The matter involves a lawsuit originally filed in 1999 by the Southern Utah Wilderness Alliance (SUWA). The suit claimed the BLM had not properly managed Off- Highway Vehicle (OHV) use on lands they manage in Utah. Among other things, SUWA asked the court to ban all vehicle use on approximately 10 million acres.

Utah Shared Access Alliance, Utah's largest public lands access organization, along with the BlueRibbon Coalition successfully petitioned for defendant-intervenor status to aid BLM's defense of OHV management. The state of Utah and several counties also intervened in the case prompted by concerns that SUWA's claims also sought to close county roads.

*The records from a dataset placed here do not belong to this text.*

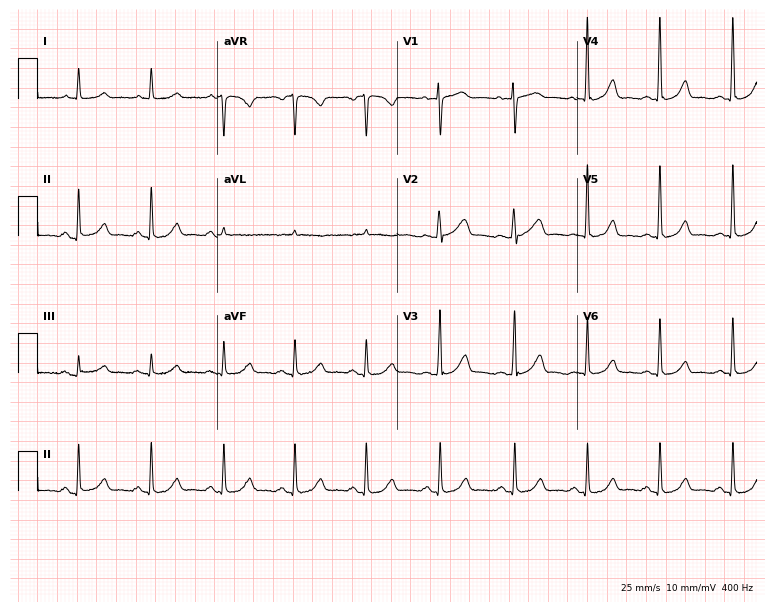
12-lead ECG from a woman, 60 years old. Labelled as a normal ECG.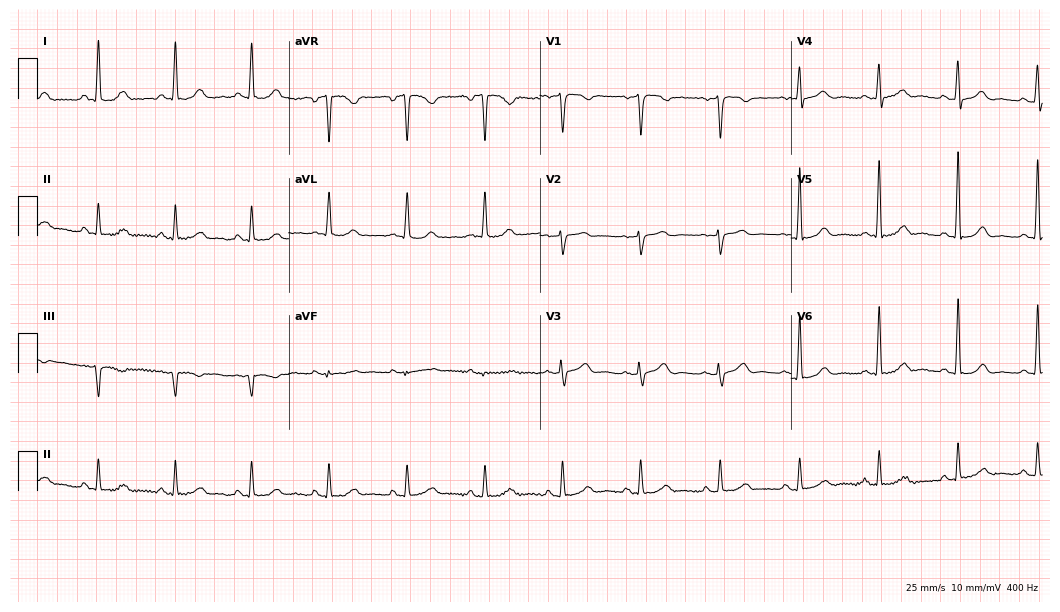
Resting 12-lead electrocardiogram. Patient: a 71-year-old female. Read as a normal ECG.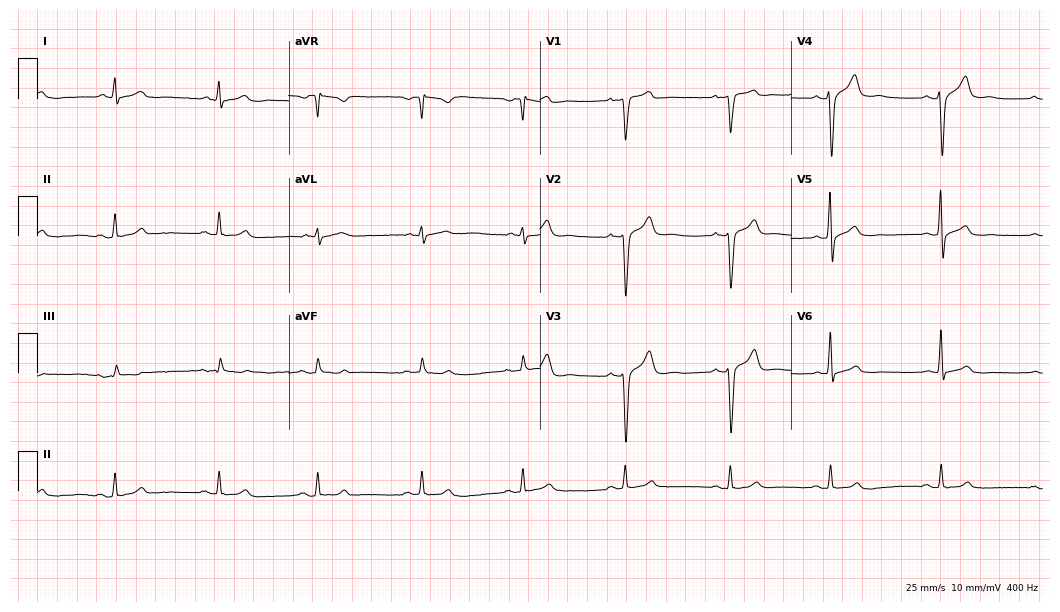
Electrocardiogram (10.2-second recording at 400 Hz), a 38-year-old male patient. Overall reading on record: normal ECG.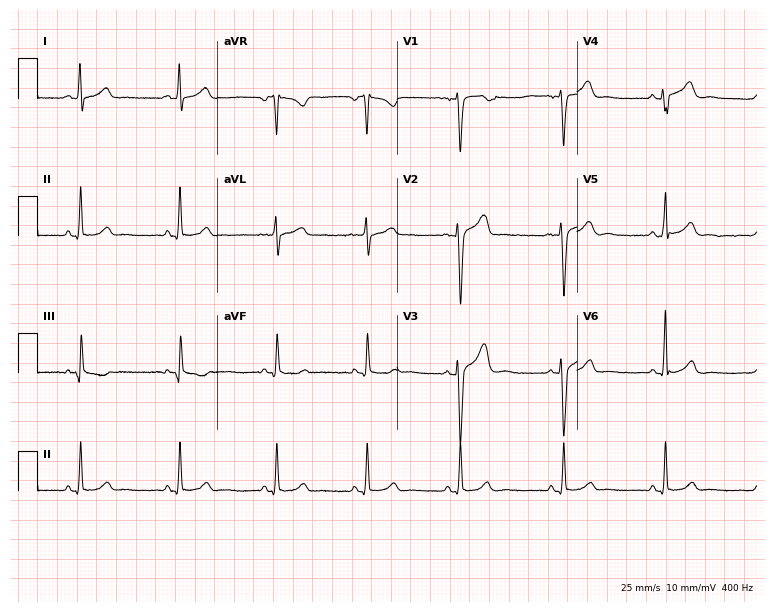
12-lead ECG from a male, 20 years old. Recorded interpretation: within normal limits.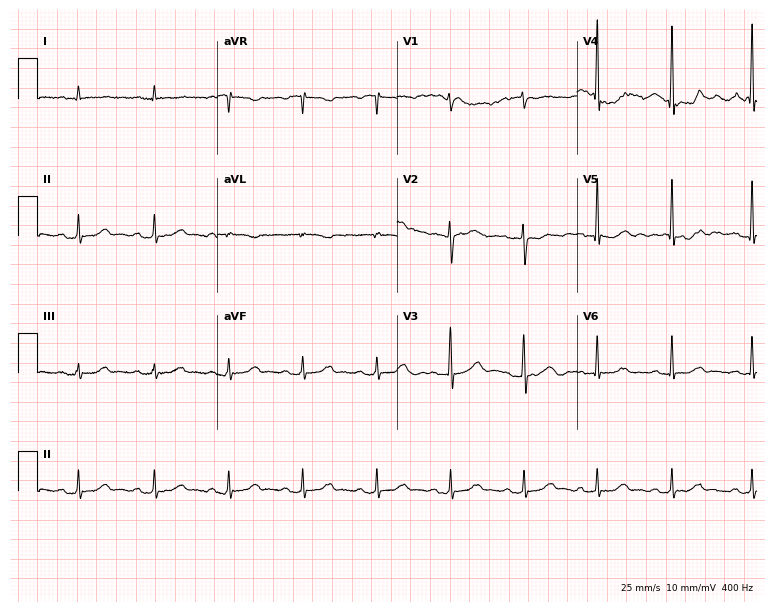
Electrocardiogram, a 64-year-old female patient. Of the six screened findings (first-degree AV block, right bundle branch block, left bundle branch block, sinus bradycardia, atrial fibrillation, sinus tachycardia), none is recorded. Other findings, if any, are not listed.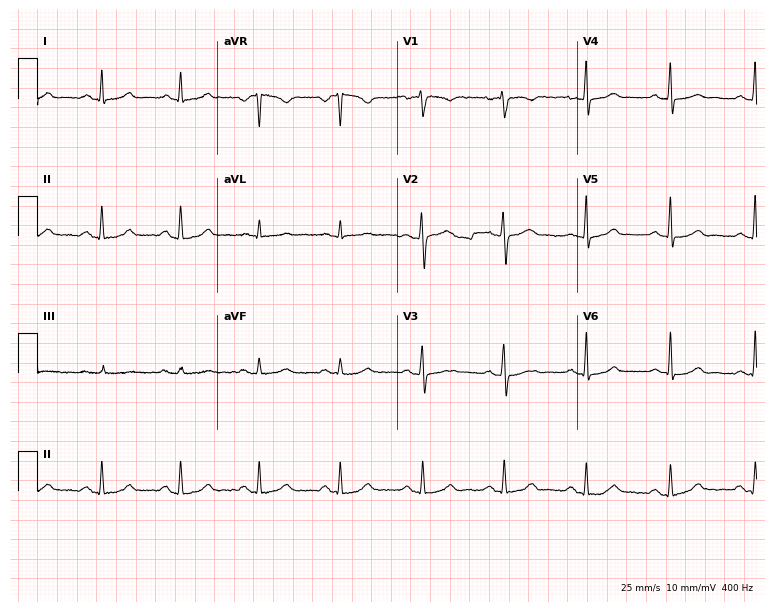
Electrocardiogram (7.3-second recording at 400 Hz), a female, 35 years old. Overall reading on record: normal ECG.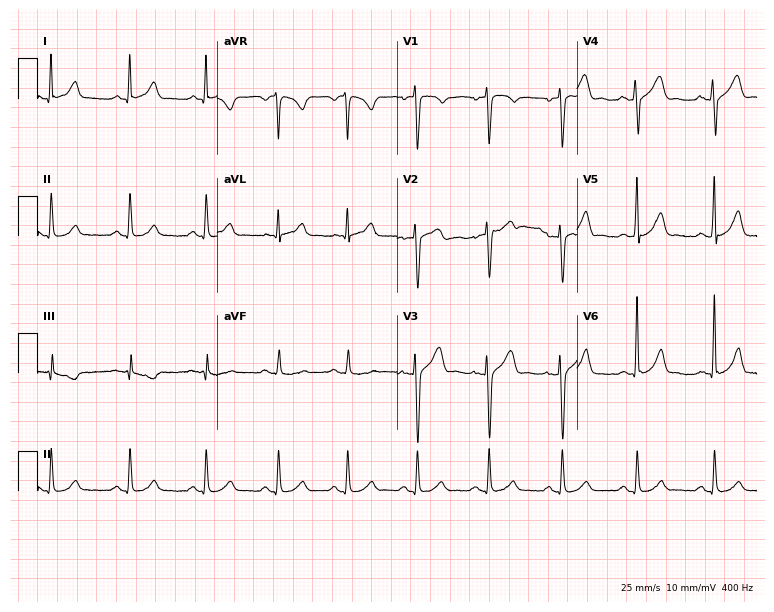
ECG (7.3-second recording at 400 Hz) — a man, 39 years old. Labelled as a normal ECG.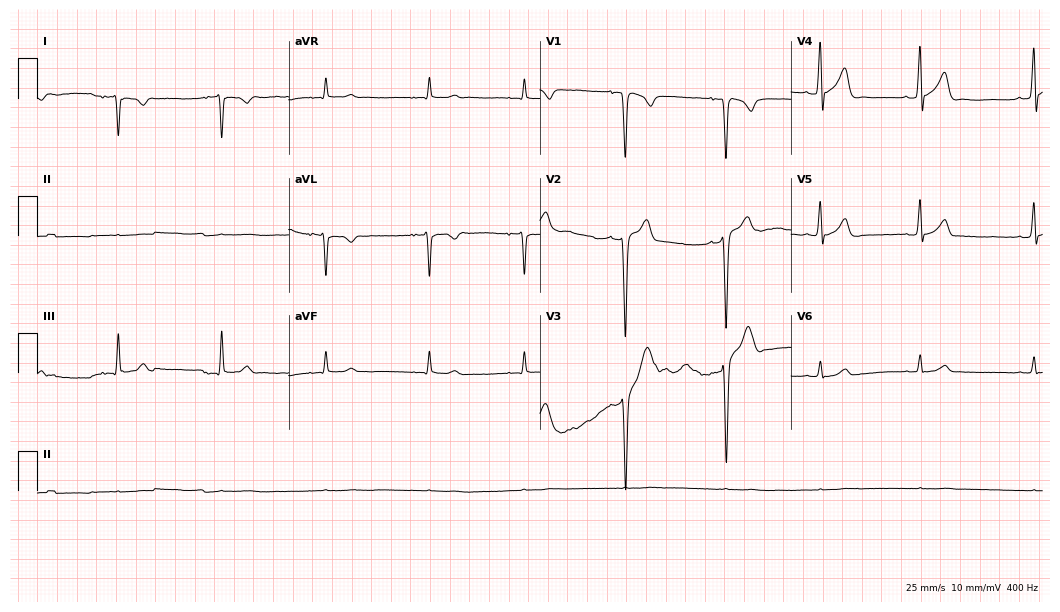
Standard 12-lead ECG recorded from a 21-year-old male. Read as a normal ECG.

SUWA filed a motion for preliminary injunction demanding an immediate ban of all vehicle use in 9 popular OHV areas. Some of the roads SUWA went after included the Devils Racetrack, the Eva Conover road, and Coal Wash road in the San Rafael Swell; the Behind the Rocks road and the Moab Rim road near Moab; and Moquith Mountain Loop road near Kanab.

BLM and USA-ALL defended against SUWA’s motion and USA-ALL moved to dismiss SUWA’s claims. In December, 2000, in a crushing blow to SUWA, the court granted our motion, denied the motion for preliminary injunction, and dismissed SUWAs claims in these areas.

As expected, SUWA appealed to the 10th Circuit Court of Appeals in Denver. SUWA’s appeal was argued in January, 2002. Unfortunately, on August 29, 2002 a split panel of the Tenth Circuit Court of Appeals reversed the district court's ruling in a 2-1 decision. The majority, while not ruling that SUWA would ultimately win, ruled that the matter must remanded back to the district judge for further consideration. The decision did not immediately close any roads or trails, or give SUWA a victory on any of their original claims. SUWA would still have to prove their claims in court in order to close any areas.

USA-ALL, BlueRibbon and the Department of the Interior have since requested the Supreme Court reconsider the decision reached by the 10th Circuit Court.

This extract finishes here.